Adobe Faces Lawsuit Over AI Training with Pirated Books

Adobe is the latest tech giant to face legal scrutiny over its AI practices, as a proposed class-action lawsuit alleges the company used pirated books to train its SlimLM model. The lawsuit, filed by author Elizabeth Lyon, claims that Adobe's AI was trained on copyrighted material without permission, including Lyon's own works. This case adds to a growing trend of legal challenges targeting the use of unlicensed data in AI development, raising questions about the ethical and legal implications of training AI models.

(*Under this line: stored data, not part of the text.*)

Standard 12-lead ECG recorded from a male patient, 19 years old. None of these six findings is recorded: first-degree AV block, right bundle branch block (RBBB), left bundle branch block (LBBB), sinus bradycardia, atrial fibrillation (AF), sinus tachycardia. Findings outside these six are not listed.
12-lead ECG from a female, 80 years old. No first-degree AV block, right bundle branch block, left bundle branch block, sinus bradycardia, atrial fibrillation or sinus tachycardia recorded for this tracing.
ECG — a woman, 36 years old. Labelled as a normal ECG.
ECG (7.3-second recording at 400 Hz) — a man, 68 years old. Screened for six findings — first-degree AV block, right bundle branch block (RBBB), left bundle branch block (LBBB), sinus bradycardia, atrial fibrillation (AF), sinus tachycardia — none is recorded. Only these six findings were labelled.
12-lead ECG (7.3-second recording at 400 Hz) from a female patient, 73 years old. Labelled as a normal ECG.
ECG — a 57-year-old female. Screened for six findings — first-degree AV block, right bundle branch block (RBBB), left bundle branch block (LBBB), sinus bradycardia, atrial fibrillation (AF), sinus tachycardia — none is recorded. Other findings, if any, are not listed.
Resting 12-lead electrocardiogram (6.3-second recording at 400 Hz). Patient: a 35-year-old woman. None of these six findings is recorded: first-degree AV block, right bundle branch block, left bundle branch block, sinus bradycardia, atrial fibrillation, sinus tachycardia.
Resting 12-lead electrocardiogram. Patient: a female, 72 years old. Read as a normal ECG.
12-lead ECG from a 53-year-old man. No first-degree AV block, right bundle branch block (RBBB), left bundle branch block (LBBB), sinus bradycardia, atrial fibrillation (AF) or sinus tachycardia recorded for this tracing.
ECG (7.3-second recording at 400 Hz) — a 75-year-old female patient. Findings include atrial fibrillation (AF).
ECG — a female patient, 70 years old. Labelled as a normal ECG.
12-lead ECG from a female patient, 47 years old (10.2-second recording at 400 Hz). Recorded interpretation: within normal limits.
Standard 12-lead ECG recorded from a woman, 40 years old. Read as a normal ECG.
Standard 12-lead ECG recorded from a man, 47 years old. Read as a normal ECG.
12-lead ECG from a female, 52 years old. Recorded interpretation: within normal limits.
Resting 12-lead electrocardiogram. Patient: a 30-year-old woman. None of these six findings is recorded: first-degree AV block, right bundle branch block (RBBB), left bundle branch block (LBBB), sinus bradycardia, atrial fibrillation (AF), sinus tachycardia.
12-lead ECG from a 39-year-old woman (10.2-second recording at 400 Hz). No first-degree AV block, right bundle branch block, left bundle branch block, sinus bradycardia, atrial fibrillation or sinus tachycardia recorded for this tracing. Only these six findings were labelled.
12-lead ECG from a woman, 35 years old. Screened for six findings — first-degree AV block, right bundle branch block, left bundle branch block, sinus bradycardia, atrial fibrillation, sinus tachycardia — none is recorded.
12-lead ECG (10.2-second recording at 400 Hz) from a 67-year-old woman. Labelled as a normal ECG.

The lawsuit centers around SlimLM, a language model designed by Adobe for document-related tasks on mobile devices. According to the complaint, SlimLM was trained using the SlimPajama-627B dataset, which was released by Cerebras in June 2023. This dataset is reportedly derived from RedPajama, a larger dataset that includes Books3—a collection of over 190,000 books that has been the subject of multiple copyright lawsuits involving companies like Apple, Salesforce, and now Adobe.

The core issue highlighted by the lawsuit is the use of unlicensed content in AI training. As AI models require vast amounts of data to function effectively, many companies have turned to open web datasets, which often include copyrighted material. The legal battle underscores the tension between the need for data and the rights of content creators, as well as the potential reputational and legal risks for companies that rely on AI tools.

The Rise of AI-Related Copyright Lawsuits

This is not the first time a major tech company has faced legal action over the sourcing of AI training data. In recent months, Apple, Salesforce, and Anthropic have all been involved in similar disputes. Anthropic, for instance, agreed to pay US$1.5 billion to settle claims that it used pirated works to train its chatbot, Claude. These cases reflect a broader trend of increased scrutiny over how AI models are developed and the ethical considerations surrounding their training data.

For marketers and content creators who use AI tools to streamline campaigns, this lawsuit serves as a cautionary tale. It highlights the importance of understanding the origins of AI training data and the potential liabilities associated with using tools that rely on unlicensed content. As AI becomes more integral to marketing strategies, companies must take proactive steps to ensure they are using AI responsibly and ethically.

Implications for the AI Industry

The Adobe lawsuit is part of a larger conversation about the future of AI and the need for greater transparency in its development. As AI becomes more ubiquitous, the pressure to address the ethical and legal challenges associated with its training data will only intensify. Companies must prioritize responsible AI use, including verifying the licensing status of training data and implementing guidelines for transparency and attribution.

Marketers, in particular, should review their AI tools and vendors, ensuring they are using properly licensed data. This includes asking vendors about their training methods, documenting AI usage in content production, and establishing internal guidelines for ethical AI use. By taking these steps, companies can mitigate legal risks and build trust with their audiences.

Adobe has not yet released a public statement regarding the lawsuit. However, the case underscores the growing need for the AI industry to address the complexities of data sourcing and ensure that innovation does not come at the expense of creators' rights.